The largest ideological gaps exist in the HD-88 race between Rep. Jim Landtroop of Plainview and former Rep. Gary Walker of Plains, and in the HD-83 race between Rep. Charles Perry and former Rep. Delwin Jones, both of Lubbock. In both districts the incumbent's ideological location is on the far right edge of the Republican ideological spectrum, with Landtroop and Perry's respective 95% CIs ending to the right of even the 75th percentile of Republican representatives. In sharp contrast, both Walker and Jones possess Lib-Con Scores at the opposite end of the spectrum, with their respective CIs stopping to the left of the 25th percentile of Republican representatives. Alone among these six primaries, HD-88 features two viable candidates who are not current or former representatives: Ken King of Canadian and Mac Smith of Pampa.
A substantial ideological divide also separates two Longview contestants, Rep. David Simpson and former Rep. Tommy Merritt, in HD-7. Like Walker and Jones, Merritt occupies a position on the liberal-conservative dimension which is significantly less conservative than a majority of Republicans who held office during this period. While Simpson is firmly within the very conservative wing of the Republican Party, he is somewhat less conservative than Landtroop and Perry.

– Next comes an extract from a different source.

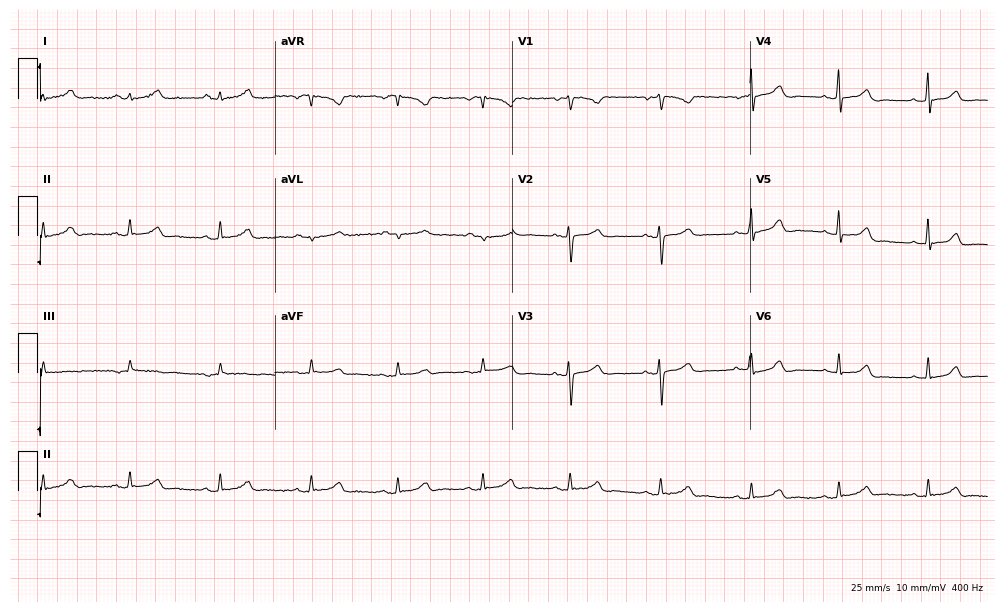
Standard 12-lead ECG recorded from a female, 40 years old. Read as a normal ECG.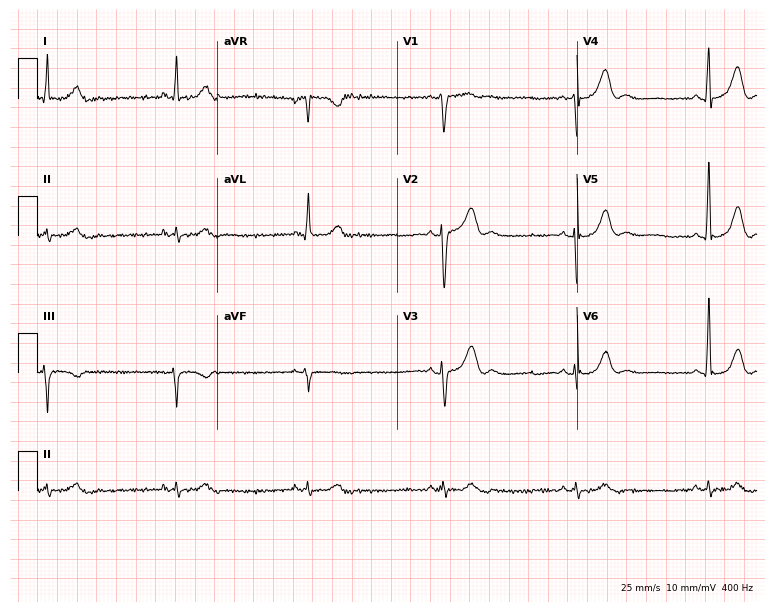
Electrocardiogram (7.3-second recording at 400 Hz), a male patient, 61 years old. Interpretation includes sinus bradycardia (a sinus rate of 50 beats per minute or less).

The primary in HD-19 features two incumbents, Mike "Tuffy"Hamilton of Lumberton and James White of Hillister. Similar to Landtroop and Perry, White's score makes him one of the most conservative GOP representatives to serve during the 2001-11 period. Unlike Walker, Jones and Merritt (whose respective CIs did not even cross the 25th percentile line), Hamilton's Lib-Con Score locates him closer to the center of the GOP delegation.
Ideological Similarities: The Senate Races
The two Senate races lack the stark ideological differences found among the House candidates. As was the case in the House races, the two Senate contests are in safe Republican districts.

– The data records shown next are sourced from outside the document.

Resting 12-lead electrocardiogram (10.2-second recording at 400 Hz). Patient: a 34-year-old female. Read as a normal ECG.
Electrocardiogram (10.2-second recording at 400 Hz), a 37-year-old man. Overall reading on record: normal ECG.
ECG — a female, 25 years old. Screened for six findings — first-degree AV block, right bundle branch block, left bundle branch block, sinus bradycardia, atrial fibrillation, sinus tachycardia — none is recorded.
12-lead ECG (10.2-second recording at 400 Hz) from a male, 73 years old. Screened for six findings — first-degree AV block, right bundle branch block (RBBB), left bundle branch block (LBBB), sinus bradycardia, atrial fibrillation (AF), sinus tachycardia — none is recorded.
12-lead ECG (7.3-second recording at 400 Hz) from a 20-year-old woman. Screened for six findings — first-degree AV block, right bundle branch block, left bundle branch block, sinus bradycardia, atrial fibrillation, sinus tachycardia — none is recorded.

In SD-9 current Reps. Kelly Hancock of North Richland Hills and Todd Smith of Euless face off. Hancock and Smith are both Republican centrists in comparison with their fellow legislators, with Lib-Con Scores located between the 50th and 75th and 25th and 50th percentiles respectively, and CIs which both cross over the location of the median House Republican. While Hancock's Lib-Con Score is slightly more conservative than Smith's, the overlap of their respective CIs indicates we cannot conclude that Hancock is significantly more conservative than Smith. This conclusion is reinforced by other roll call vote-based analysis focusing exclusively on the 2011 session in which Hancock and Smith's ideological positions were even closer than presented here.

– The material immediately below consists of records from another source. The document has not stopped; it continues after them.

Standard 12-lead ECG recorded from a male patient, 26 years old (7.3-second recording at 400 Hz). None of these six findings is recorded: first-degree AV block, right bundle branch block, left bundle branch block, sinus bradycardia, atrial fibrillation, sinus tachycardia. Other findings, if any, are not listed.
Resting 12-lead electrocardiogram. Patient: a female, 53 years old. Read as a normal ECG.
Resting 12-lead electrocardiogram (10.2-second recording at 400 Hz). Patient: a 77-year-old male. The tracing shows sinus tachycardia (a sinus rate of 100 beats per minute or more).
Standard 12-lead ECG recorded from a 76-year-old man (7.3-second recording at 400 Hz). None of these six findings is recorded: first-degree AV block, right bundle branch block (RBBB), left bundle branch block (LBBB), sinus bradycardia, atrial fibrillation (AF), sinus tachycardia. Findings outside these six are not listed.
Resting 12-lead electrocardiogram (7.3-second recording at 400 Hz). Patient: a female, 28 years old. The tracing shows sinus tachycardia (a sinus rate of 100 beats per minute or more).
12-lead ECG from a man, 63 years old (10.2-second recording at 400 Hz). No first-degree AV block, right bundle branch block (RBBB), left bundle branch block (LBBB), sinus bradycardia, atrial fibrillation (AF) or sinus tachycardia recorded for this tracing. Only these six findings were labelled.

In SD-25, the Lib-Con Scores of San Antonio's Sen. Jeff Wentworth and Elizabeth Ames Jones, a former legislator and railroad commissioner, are for all intents and purposes indistinguishable. Both have scores near the 25th percentile, with CIs which cross substantially over the 50th percentile. Based on their House voting records, Jones and Wentworth possess nearly identical ideological profiles which place them in the center (with a modest leftward tilt) of the Texas House Republicans. One caveat to this analysis is that Wentworth's tenure in the House ended almost 20 years ago. Certainly, his ideological position could have changed since then, although his Senate voting record in 2011 suggests Wentworth has not become less conservative over time.
Conclusion
Each one of the four Texas House primaries provides Republican primary voters with very clear and distinct ideological options from competing ends of the conservative ideological spectrum. The results of these four litmus tests will provide important signals as to the current balance of ideological forces within the Texas Republican Party. The ideological contrast is much less sharp in both of the Senate matchups, with limited to no real ideological differences observed between the rival candidates.
Mark P. Jones is the James A. Baker III Institute for Public Policy's Fellow in Political Science and the chairman of the Department of Political Science at Rice University.